So it was that a non-departmental public body, the Committee on Climate Change (CCC), announced last week that ‘UK homes are not fit for the future’, and that tough new building standards and enforcement will be necessary. Most shocking of all, the CCC said ‘no new homes should be connected to the gas grid’, and that gas central heating and plumbing should therefore be phased out.
Saving the planet, and homes, from the ravages of climate change is a good idea. But the CCC’s claims are questionable. As I reported here during last Summer’s heatwave, the CCC, like many climate alarmists, has a tendency to exaggerate risk and lose historical perspective. In truth, homes are actually better protected from the slightly warmer, slightly wetter and slightly windier weather that scientists predict might be our future than they were even a generation ago.
The CCC argues that UK emissions-reduction targets cannot be met ‘without near complete decarbonisation of the housing stock’. Gas boilers should therefore be banned in new (and then older) homes, because ‘energy use in homes accounts for about 14 per cent of UK greenhouse gas emissions’. In their place will be more energy-efficient systems, such as ground- and air-source heat pumps, and greater levels of insulation.
The problem with this is that if economic alternatives to gas-fired central heating and hot water existed, there would be no need for standards and their enforcement.

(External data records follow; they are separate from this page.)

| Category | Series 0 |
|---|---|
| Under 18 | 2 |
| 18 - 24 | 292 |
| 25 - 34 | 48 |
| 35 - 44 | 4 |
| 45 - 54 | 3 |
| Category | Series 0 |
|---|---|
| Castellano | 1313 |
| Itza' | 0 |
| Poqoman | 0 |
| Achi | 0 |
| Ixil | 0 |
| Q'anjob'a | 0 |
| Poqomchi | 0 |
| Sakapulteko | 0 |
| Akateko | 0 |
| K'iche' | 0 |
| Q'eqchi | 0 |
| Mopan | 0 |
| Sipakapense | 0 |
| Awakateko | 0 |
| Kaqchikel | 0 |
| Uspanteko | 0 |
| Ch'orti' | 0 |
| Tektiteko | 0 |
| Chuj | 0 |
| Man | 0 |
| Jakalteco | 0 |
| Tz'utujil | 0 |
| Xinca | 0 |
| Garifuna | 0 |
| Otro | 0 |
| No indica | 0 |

But they don’t exist. Zero-carbon homes are the stuff of Grand Designs – a nice idea, but more a fashion accessory for the wealthy than a design principle that will improve lives. Lower-cost experiments with low-carbon construction have resulted in complaints of homes becoming too hot in the summer; having poor ventilation and, therefore, damp and mould; and of requiring their inhabitants to sacrifice comfort. Most notably, and most tragically, the incautious application of energy-efficiency standards as dictated by remote technocrats – rather than consumers, according to their own needs – contributed to the Grenfell disaster.

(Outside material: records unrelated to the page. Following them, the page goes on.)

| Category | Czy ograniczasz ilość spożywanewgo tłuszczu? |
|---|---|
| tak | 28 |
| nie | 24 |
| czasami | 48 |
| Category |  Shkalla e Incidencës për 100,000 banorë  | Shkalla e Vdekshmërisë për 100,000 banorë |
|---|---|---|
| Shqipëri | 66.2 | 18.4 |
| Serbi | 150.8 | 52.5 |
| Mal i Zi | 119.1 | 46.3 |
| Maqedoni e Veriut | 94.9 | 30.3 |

All of which should provoke debate about the UK’s climate-change policy. UK political parties all make the same bland promises to ‘tackle climate change’, but the devil is in the platitudes. That is to say, they rarely explain costs or consequences. It seems clear that climate-change and energy policies have not been constructed in the voter’s interest, and certainly without his or her consent. And the climate establishment’s contempt runs deep. Ten years ago, I interviewed CCC member Julia King (aka Baroness Brown of Cambridge), after a public talk on UK climate policy. She told me that the problem for politicians is that the population is ‘extremely selfish’, and the main objective of the CCC was ‘behaviour change’. There has been no public debate about the principles underpinning the shift to a lower carbon economy – including banning gas boilers – because members of the climate-change establishment do not believe they are answerable to the public.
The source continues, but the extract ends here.